Is it beer yet? Is it beer yet?
A little over a week later... bottling time. For many homebrewers (ourselves included), this involves recycling existing empty bottles by delabeling, thoroughly cleaning and sanitizing.
It's beer! (almost) - the first sight we see after opening the fermenter. This is the correct and expected result (yeast multiplied and some are floating on top), but it ain't pretty. Keeping the fermenter cool (60-72degF) in the summer(ish) with no A/C is a trick; the water tub and towel helped a bit with this. NOTE: Submersion in water for several days is bad for the health of liquid crystal thermometers...
Priming sugar (dextrose) dissolved in water and boiled for a few minutes.
Siphoning from the fermenter to a second bucket for bottling. The goal of all these siphons/transfers (wort to fermenter, fermenter to bottling bucket, bucket to bottles) is to clarify the beer by leaving behind as much sediment and yeast as possible. In each transfer the bottom 1/4" ~ 1" or so of liquid (or mostly sediment) is discarded.
Still siphoning beer... we just added the priming sugarwater to the bottling bucket; the siphon action will thoroughly mix the two. This small amount of extra sugar will feed the trace amounts of residual yeast after capping the bottles; this will force the beer to carbonate right inside the bottle.

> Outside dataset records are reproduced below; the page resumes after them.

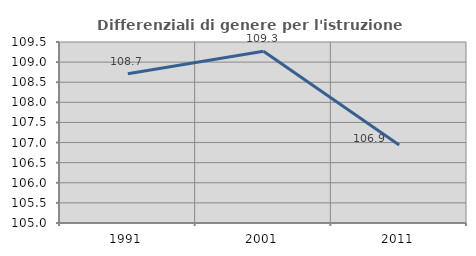
| Category | Differenziali di genere per l'istruzione superiore |
|---|---|
| 1991.0 | 108.709 |
| 2001.0 | 109.272 |
| 2011.0 | 106.938 |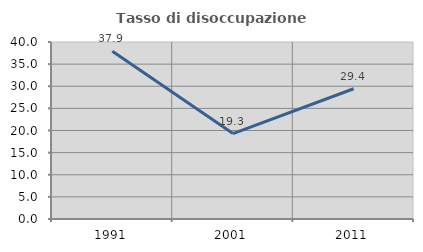
| Category | Tasso di disoccupazione giovanile  |
|---|---|
| 1991.0 | 37.907 |
| 2001.0 | 19.313 |
| 2011.0 | 29.441 |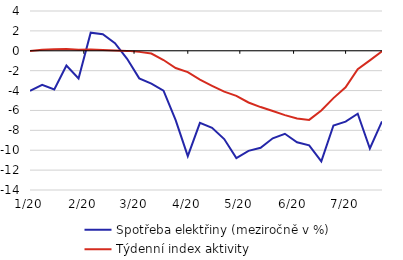
| Category | Spotřeba elektřiny (meziročně v %) | Týdenní index aktivity |
|---|---|---|
| 2020-01-06 | -4.026 | -0.03 |
| 2020-01-13 | -3.426 | 0.1 |
| 2020-01-20 | -3.896 | 0.15 |
| 2020-01-27 | -1.476 | 0.17 |
| 2020-02-03 | -2.776 | 0.11 |
| 2020-02-10 | 1.824 | 0.14 |
| 2020-02-17 | 1.667 | 0.08 |
| 2020-02-24 | 0.768 | 0.04 |
| 2020-03-02 | -0.807 | -0.01 |
| 2020-03-09 | -2.776 | -0.11 |
| 2020-03-16 | -3.298 | -0.28 |
| 2020-03-23 | -4.019 | -0.93 |
| 2020-03-30 | -6.98 | -1.73 |
| 2020-04-06 | -10.596 | -2.15 |
| 2020-04-13 | -7.243 | -2.9 |
| 2020-04-20 | -7.74 | -3.52 |
| 2020-04-27 | -8.876 | -4.11 |
| 2020-05-04 | -10.786 | -4.53 |
| 2020-05-11 | -10.065 | -5.2 |
| 2020-05-18 | -9.755 | -5.66 |
| 2020-05-25 | -8.804 | -6.06 |
| 2020-06-01 | -8.349 | -6.47 |
| 2020-06-08 | -9.194 | -6.81 |
| 2020-06-15 | -9.504 | -6.95 |
| 2020-06-22 | -11.116 | -6 |
| 2020-06-29 | -7.514 | -4.76 |
| 2020-07-06 | -7.122 | -3.68 |
| 2020-07-13 | -6.335 | -1.85 |
| 2020-07-20 | -9.824 | -0.97 |
| 2020-07-27 | -7.1 | -0.06 |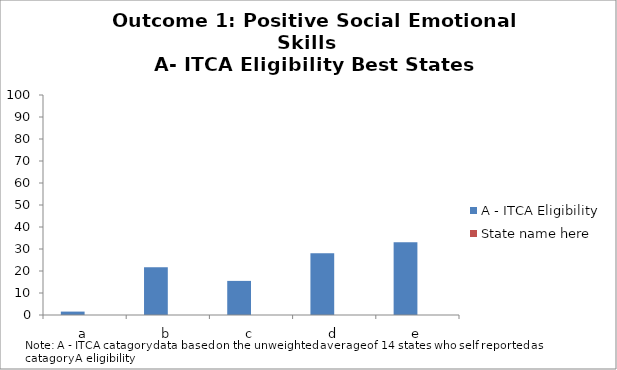
| Category | A - ITCA Eligibility | State name here |
|---|---|---|
| a | 1.55 |  |
| b | 21.7 |  |
| c | 15.5 |  |
| d | 28.1 |  |
| e | 33.1 |  |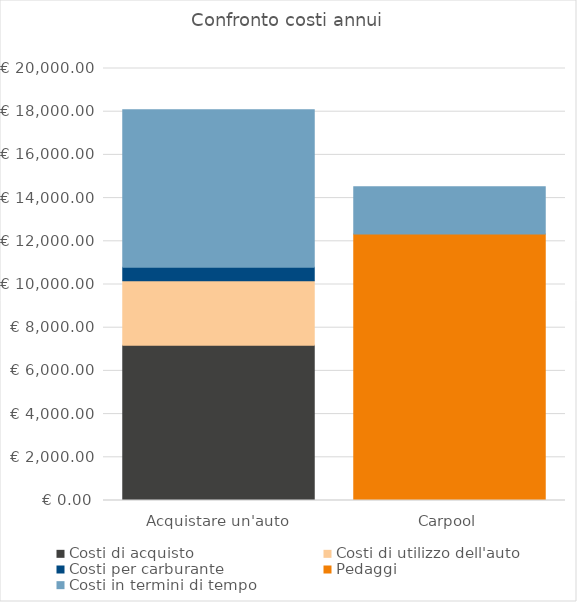
| Category | Costi di acquisto | Costi di utilizzo dell'auto | Costi per carburante | Pedaggi | Costi in termini di tempo |
|---|---|---|---|---|---|
| Acquistare un'auto | 7187.315 | 2990 | 617.692 | 0 | 7300 |
| Carpool | 0 | 0 | 0 | 12340.65 | 2190 |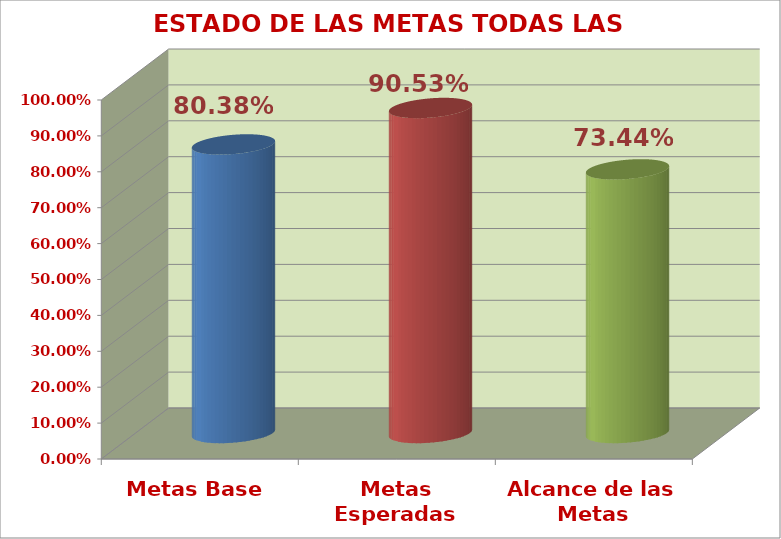
| Category | ESTADO DE LAS METAS TODAS LAS GESTIONES |
|---|---|
| Metas Base | 0.804 |
| Metas Esperadas | 0.905 |
| Alcance de las Metas | 0.734 |

Cleaned and delabeled bottles. This process is time-consuming and VERY ANNOYING, which is why we most likely will not put labels on our first batch (knowing we may have to somehow get them off again later).
A small amount of the brew was set aside for quality-control purposes pre-bottling. For warm, flat beer, it's not bad! (This step confirms at the very least that the beer tastes like *beer*, not cider or vinegar - sure signs of bacterial contamination.)
The final sediment-clearing siphon (bottling bucket to bottles). The tap on the bucket is about 1/2-1" above the bottom.
Bottling, with a nifty little apparatus - beer flows when the plastic wand is pressed against the floor of the bottle and stops when the wand is lifted slightly. A formidable-looking, 2-handed capper crimps the caps securely on the bottles.
The first finished bottle. About 4 weeks and it will be ready to drink!